Published before 2005


Evan,

The only advantage I can see to painting on paper in oils is the cheapness of the support compared to canvas. The practice was to execute quick studies in the field on relatively inexpensive supports, the purpose of which sketches was to serve as reference material to aid the artist in the execution of a more important picture, which would be painted on a better quality support. The sketches and studies were not important to the painter once their purpose had been fulfilled and the big picture was finished, so archivalness was not a concern. The surviving examples of these sketches survive in spite of the painters' relative lack of concern for their longevity, because their reputations were high enough to give monetary value to anything they had done, and the best conservators were engaged to preserve the sketches after the artists who created them had died. Do not overlook the very strong possibility that many of these sketches on paper likely did NOT survive the centuries.

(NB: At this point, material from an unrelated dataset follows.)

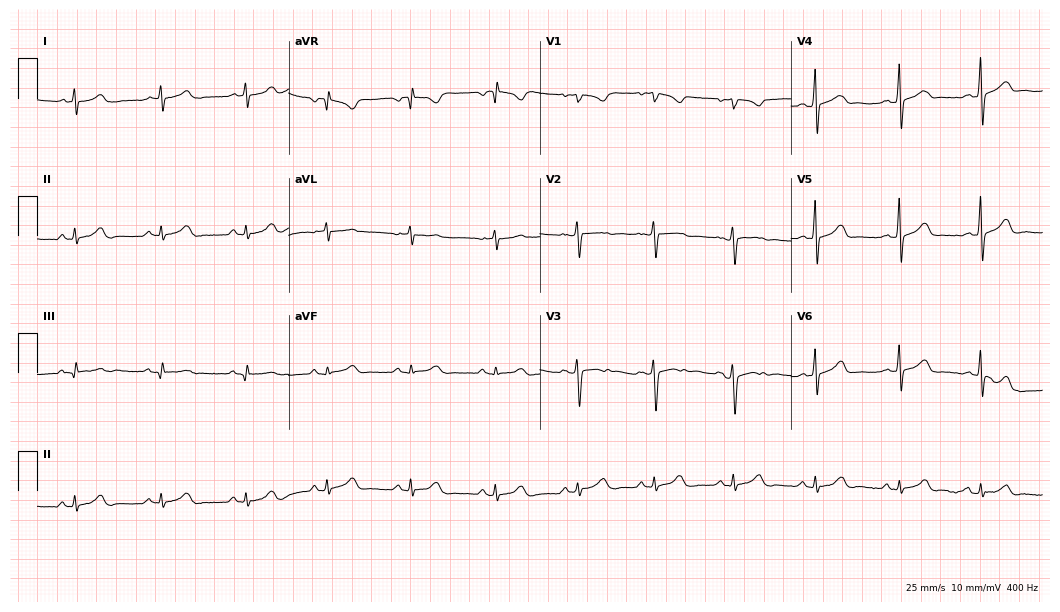
12-lead ECG (10.2-second recording at 400 Hz) from a woman, 18 years old. Labelled as a normal ECG.

Linseed oil, the binder in oil paints, is acidic in its pH, thus can be expected to initiate and accelerate the rotting process if allowed to penetrate the fibers of paper. The purpose of the shellac you mentioned was to seal the absorbency of the paper in order to prevent it from drawing oil out of the paint, which would extend the life of the study to some degree, but more importantly to the painter, it would allow the paint to behave in the manner to which he was accustomed, and not go matte from the paper sucking the oil out of it.

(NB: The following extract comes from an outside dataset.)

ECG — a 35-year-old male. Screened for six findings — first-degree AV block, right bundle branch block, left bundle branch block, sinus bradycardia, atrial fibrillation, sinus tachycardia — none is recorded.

Another point to consider would be that paper, in the days those older studies were executed, was made from cloth scraps rather than wood pulp, and was usually sized with something or other in order to keep ink from spreading.

For an inexpensive support for plein-air sketching today, there are better things available, including hardboard (Masonite, Presdwood, etc.), which can be primed with the primer of your choice, and Fredrix has recently come out with archival canvasboards in a variety of types at reasonable prices.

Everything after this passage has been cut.